I think this only happens if the user manually switches to Latin-1 encoding. In that case IE will try to use the same encoding when submitting form data. The user might do this if you already have encoding problems and present a mixed Latin-1/UTF-8 page. The snowman hack serves to prevent the corruption from spreading.
> I think this only happens if the user manually switches to Latin-1 encoding.
That's correct. If you send your HTML document with a charset of UTF-8 (In the Content-Type header) then IE will submit forms using UTF-8 even if the user doesn't input any UTF-8 characters. Unless the user changes the encoding, but I have yet to hear a compelling reason why an ordinary user would do that under ordinary circumstances.
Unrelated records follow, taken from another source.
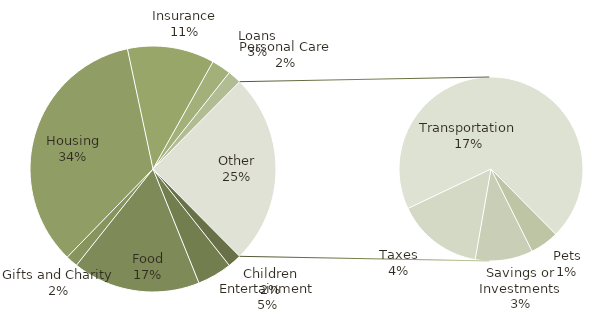
| Category | Total |
|---|---|
| Children | 140 |
| Entertainment | 358 |
| Food | 1320 |
| Gifts and Charity | 125 |
| Housing | 2702 |
| Insurance | 900 |
| Loans | 200 |
| Personal Care | 140 |
| Pets | 100 |
| Savings or Investments | 200 |
| Taxes | 300 |
| Transportation | 1375 |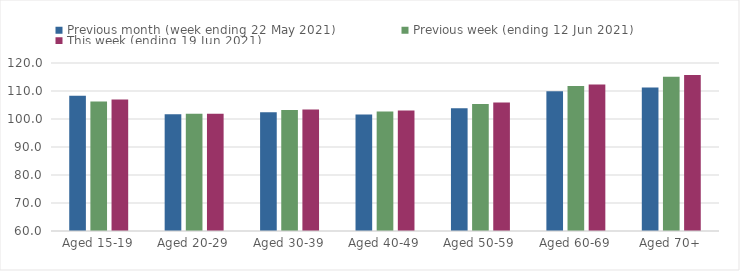
| Category | Previous month (week ending 22 May 2021) | Previous week (ending 12 Jun 2021) | This week (ending 19 Jun 2021) |
|---|---|---|---|
| Aged 15-19 | 108.27 | 106.28 | 106.92 |
| Aged 20-29 | 101.66 | 101.87 | 101.86 |
| Aged 30-39 | 102.44 | 103.17 | 103.37 |
| Aged 40-49 | 101.58 | 102.69 | 103.08 |
| Aged 50-59 | 103.83 | 105.33 | 105.92 |
| Aged 60-69 | 109.92 | 111.76 | 112.3 |
| Aged 70+ | 111.23 | 115.13 | 115.69 |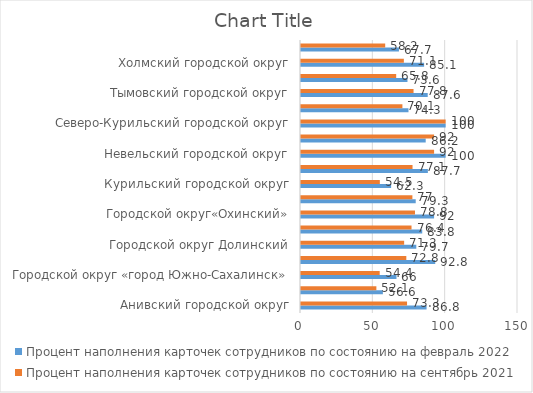
| Category | Процент наполнения карточек сотрудников по состоянию на февраль 2022 | Процент наполнения карточек сотрудников по состоянию на сентябрь 2021 |
|---|---|---|
| Анивский городской округ | 86.8 | 73.3 |
| Городской округ "Александровск-Сахалинский район" | 56.6 | 52.1 |
| Городской округ «город Южно-Сахалинск» | 66 | 54.4 |
| Городской округ «Смирныховский» | 92.8 | 72.8 |
| Городской округ Долинский | 79.7 | 71.3 |
| Городской округ Ногликский | 83.8 | 76.4 |
| Городской округ«Охинский» | 92 | 78.8 |
| Корсаковский городской округ | 79.3 | 77 |
| Курильский городской округ | 62.3 | 54.5 |
| Макаровский городской округ | 87.7 | 77.1 |
| Невельский городской округ | 100 | 92 |
| Поронайский городской округ | 86.2 | 92 |
| Северо-Курильский городской округ | 100 | 100 |
| Томаринский городской округ | 74.3 | 70.1 |
| Тымовский городской округ | 87.6 | 77.8 |
| Углегорский городской округ | 73.6 | 65.8 |
| Холмский городской округ | 85.1 | 71.1 |
| Южно-Курильский городской округ | 67.7 | 58.2 |

> The snowman hack serves to prevent the corruption from spreading.
It's clever, but the framework could also just reject POST and GET requests which contain invalid UTF-8 characters. (I'm flabbergasted that Ruby doesn't do this[1].) Otherwise a malicious user could try to inject non-UTF-8 characters into your database by sending crafted requests which nevertheless contain the "utf8=✓". And speaking from experience, you do not want to have to deal with encoding problems in your database.
Whether or not you use this hack, you can't naively trust the client to always send valid UTF-8; you're right about this. But because of this bug in IE, rejecting posts with invalid UTF-8 as malicious will net you some false-positive cases, where the user isn't malicious but the browser is being stupid. This hack takes care of the stupidity, leading to a better user experience for people who would otherwise have tripped the false-positive.
What if a sequence of byte values is valid in the charset that IE uses to encode the form data as well as in UTF-8, but is interpreted as different characters in UTF-8? With your method you would not detect an error and use the wrong characters.
(Except if IE sends a content-type header with the actual encoding used, and this header is evaluated on the server side to convert the form data into a string. But in that case you don't have to check for invalid UTF-8 characters, but for characters that are invalid in the charset specified in the content-type header.)